Framed in a first-floor window illuminated by a single bare light bulb and a coal fire at her back; a woman who appeared to be painting a mannequin.

I just had the briefest of glimpses as the bus accelerated through the early rush-hour traffic and headed up toward Shawfield but the image made an impression on me. She’d been painting the face of a mannequin which was dressed in what appeared in a tuxedo and stood in the centre of the room in some sort of dias maybe a fruit crate and there was yer woman with a wee thin paintbrush seeming to add features to the bare faced manqué.

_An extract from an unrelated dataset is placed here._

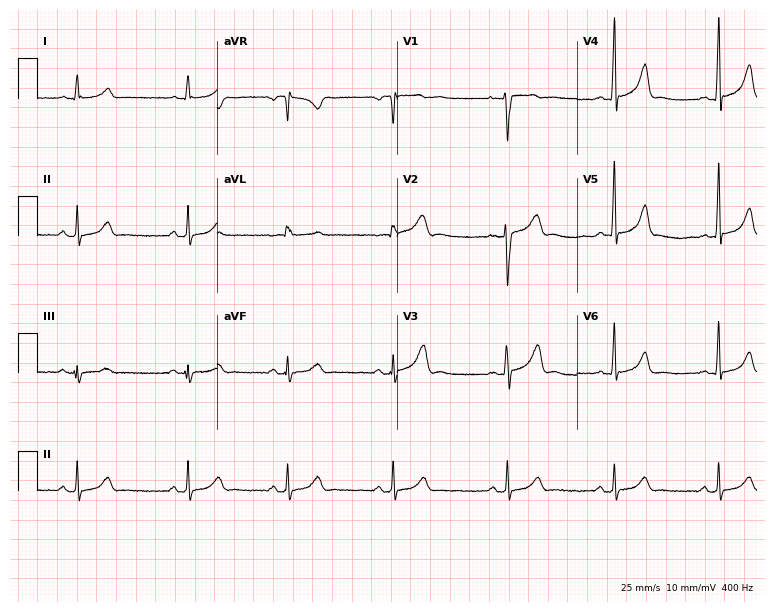
12-lead ECG from a female, 27 years old (7.3-second recording at 400 Hz). Recorded interpretation: within normal limits.
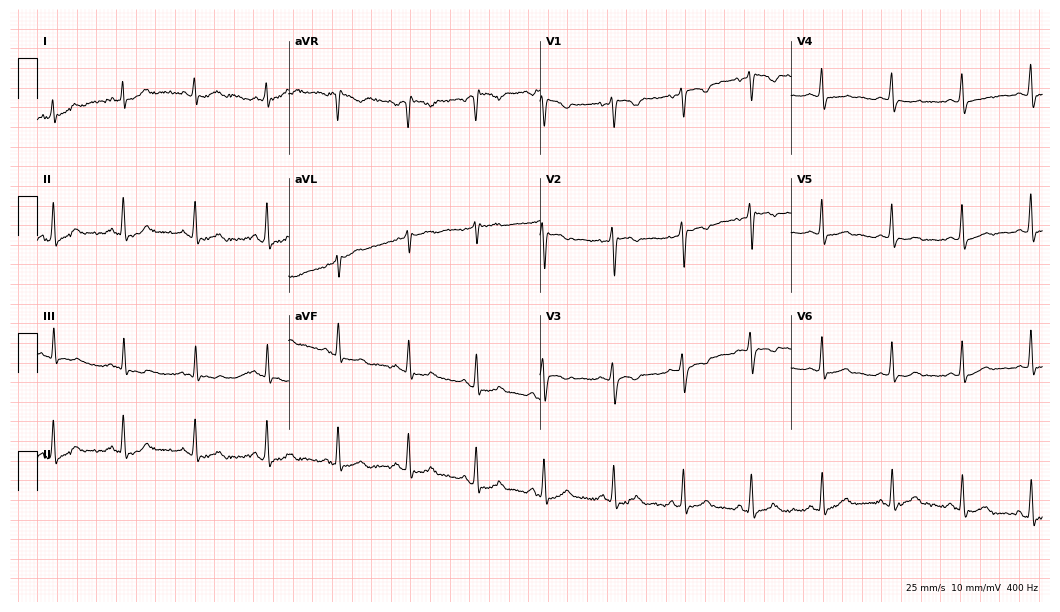
12-lead ECG (10.2-second recording at 400 Hz) from a woman, 41 years old. Screened for six findings — first-degree AV block, right bundle branch block (RBBB), left bundle branch block (LBBB), sinus bradycardia, atrial fibrillation (AF), sinus tachycardia — none is recorded. Only these six findings were labelled.

Her concentration was total.

Every evening I looked out for this but never witnessed it again. I guessed she was involving herself in theatre work but I could obviously not be sure of this.

Weeks later my Granny asked me had I heard about the woman who’d jumped fae the Dalmornock Bridge into the Clyde?

I says, naw, and she says, aye, lassie went in and dinnae come back oot despite the best efforts o’ the famous Riverman.

The Riverman fishes everybody oot in the end.